Based on previous published pilot studies with similar nature, it was estimated that a total of 28 participants provided 80% power for detecting medium pre-post effect size on changes in hemoglobin A1C. Oversampling by almost double helped to account for potential attrition, although the retention in our study was excellent, at 96% through the completion of the education intervention. Inclusion criteria included the following: 1) 21-80 years of age and 2) diagnosed with type 2 diabetes for at least a year. The study procedures were approved by a university institutional review board, and all participants provided written informed consent.

Description of the culturally tailored Intervention

The intervention consisted of two sessions of diabetes self-management education which were led by an experienced bilingual family nurse practitioner. The first session lasted 1.5 hours and the second session, which occurred 2 weeks later, lasted 2.5 hours. Both sessions were held in a classroom at the community center. A third follow-up session was conducted 3 months post-intervention solely to assess long-term outcomes following the education intervention and thus no education was provided at this visit.

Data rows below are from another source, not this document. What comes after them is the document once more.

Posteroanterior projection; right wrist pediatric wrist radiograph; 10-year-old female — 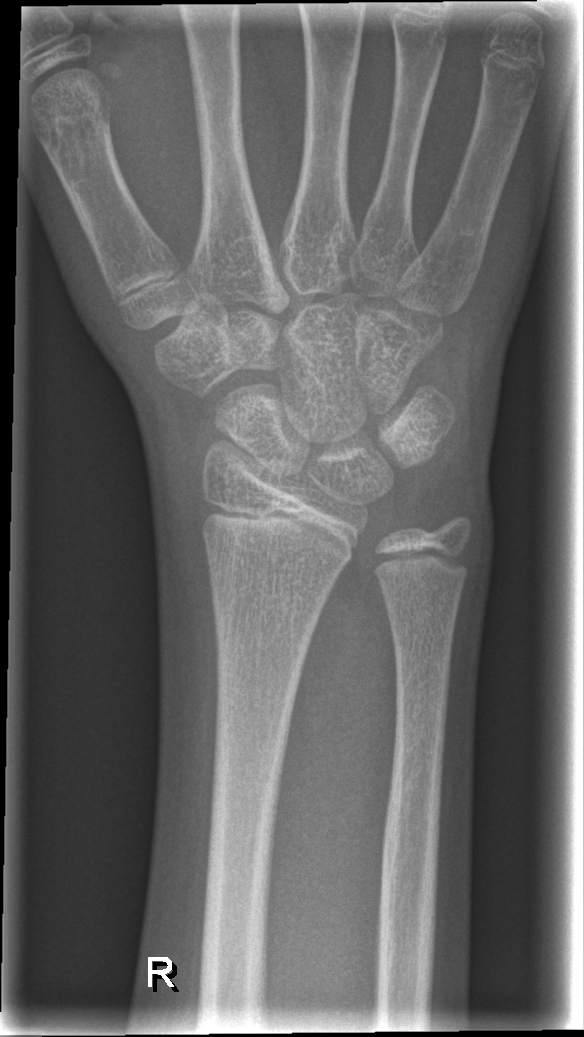
Q: Is there a fracture?
A: No fracture annotation
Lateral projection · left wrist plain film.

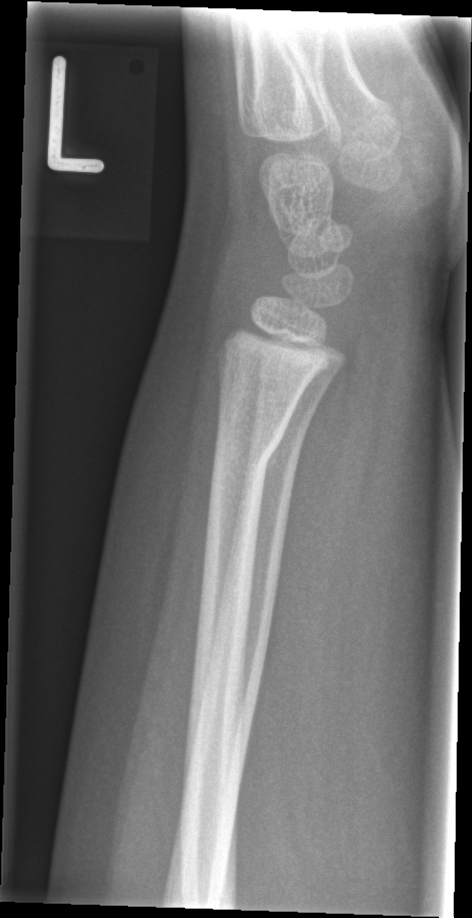 FINDINGS: Bone fracture: bbox(205, 419, 289, 494).
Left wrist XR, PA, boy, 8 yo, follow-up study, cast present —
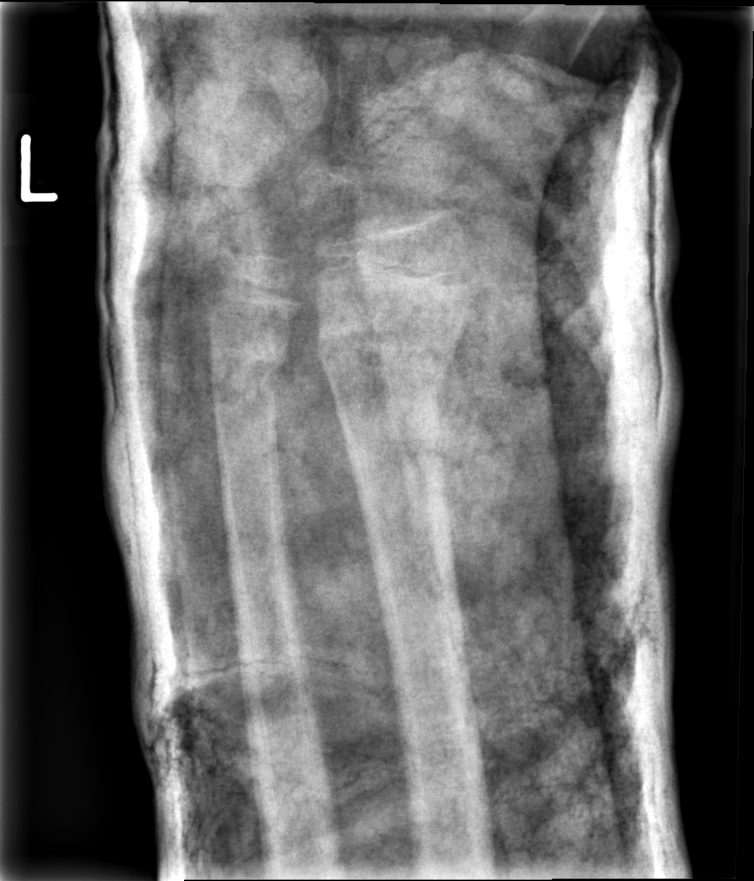 # boxes as x1,y1,x2,y2 (top-left / bottom-right, pixel units)
fracture: 312,302,463,403
  204,333,294,411
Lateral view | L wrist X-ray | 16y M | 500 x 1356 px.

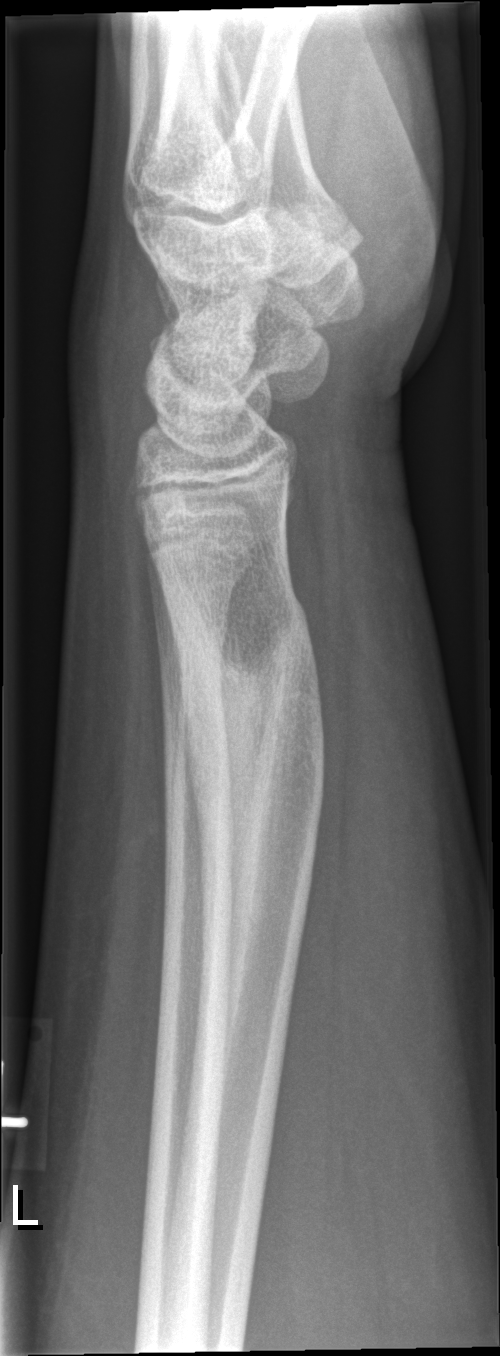

Q: What is the AO/OTA classification?
A: AO/OTA classification: 23r-M/3.1; 23u-E/1; 23u-E/7
Q: Is there a fracture?
A: Fracture identified at 155,550,330,961
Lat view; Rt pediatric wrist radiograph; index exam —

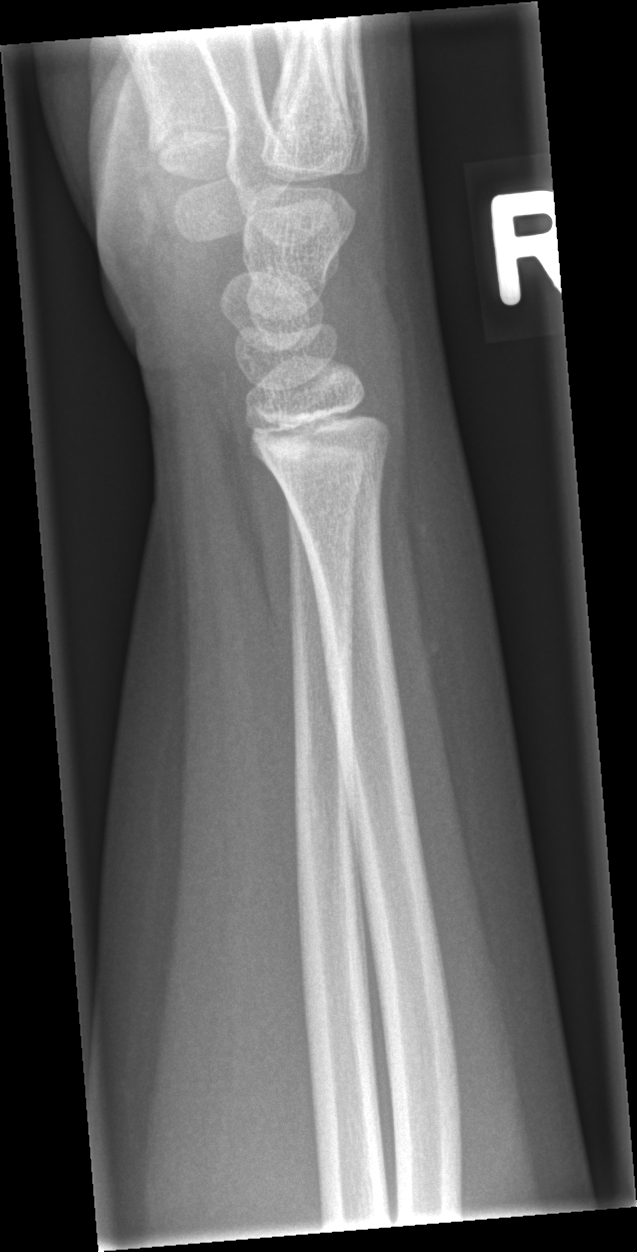
bone fracture = none labeled

The education was based on content considered essential by the American Diabetes Association (ADA) and the National Diabetes Education Program^12-13 and included pathophysiology of diabetes, complications, treatment modalities, medication, diet, exercise, and self-management strategies. Self-monitoring of blood glucose and how to interpret results were also included. Cultural tailoring was operationally defined in the intervention as employing the native language, integrating cultural dietary preferences, encouraging family participation and support, and holding open discussions of cultural beliefs and treatment practices for diabetes (e.g., home remedies, oriental medicine). Particular attention was paid to diet management with traditional Korean foods, calorie and carbohydrate information on common foods by portion sizes, and hands-on nutrition label reading and carbohydrate counts. Other features of the intervention included provision of counsel for dietary change by modification of ethnic foods and recipes, demonstration of healthy food choices and cooking tips, provision of counsel for activity change using cultural activities, assistance in developing individualized plans for preventing/treating diabetic complications, and visual counsel for foot and skin care.

Measures

Intervention effectiveness was assessed using several measures (described below) that were available in both English and Korean. Translation of instruments was conducted using a back-translation process.¹⁴ Any discrepancies were resolved by consensus of three bilingual Korean immigrants; two health care professionals and a volunteer translator at a medical center near the Korean community. The instrument was pilot tested with three patients with diabetes in the same Korean community.

Demographic variables assessed include age, sex, education, income, insurance, years of residence in the United States, and source of care. Clinical questions included medications, frequency of doctor's visits, and frequency of at-home glucose checks.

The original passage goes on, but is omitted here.